We note with concern that these asylum seekers have been transported to a detention centre on Christmas Island where they have not yet had access to lawyers or community support groups. We urge your government to return them to the mainland and release them into the community so they can benefit from unhindered access to legal advice, medical care and other necessary assistance as soon as possible.
We trust that the Australian immigration authorities will now consider each claim to asylum on its merits as expeditiously as possible according to international refugee law. The refugees' brave decision to flee their homes and make the dangerous trip across open seas is clearly more than a gesture. It is reasonable to conclude that it is based on a real fear of persecution in their homeland. The human rights abuses suffered by indigenous Papuans, especially those supporting independence from Indonesia, are a matter of record and beyond reasonable dispute.

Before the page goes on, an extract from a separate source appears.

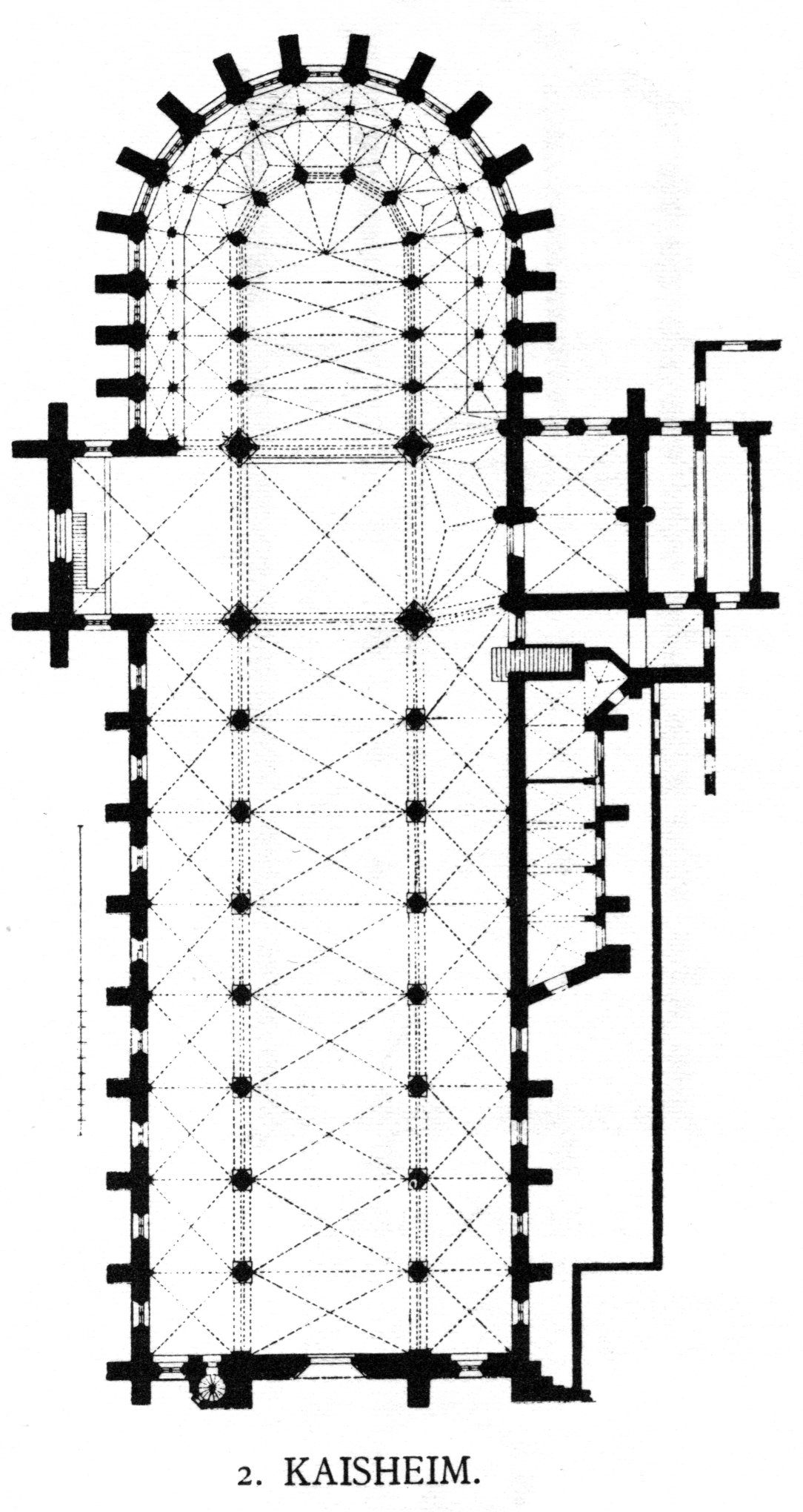 Kaisheim, Zisterzienserkirche

Just two days after the refugees arrived in Australia, Indonesian troops opened fire on a group of unarmed protestors in West Papua's Paniai district, killing one 13-year-old and seriously wounding two others. Last year, a landmark report on West Papua's incorporation into Indonesia commissioned by the Dutch government, spoke of decades of violent action by the Indonesian military during which 'not a day went by...when no one died or no-one was seriously mistreated'.
We trust that your government will not be influenced by attempts by the authorities in Jakarta to insist that the Papuans should be returned to Indonesia or by veiled threats that granting them asylum could jeopardise Australia's relations with Indonesia. The refugees are entitled to have their claims determined strictly and fairly according to the law and we hope that will now happen without delay.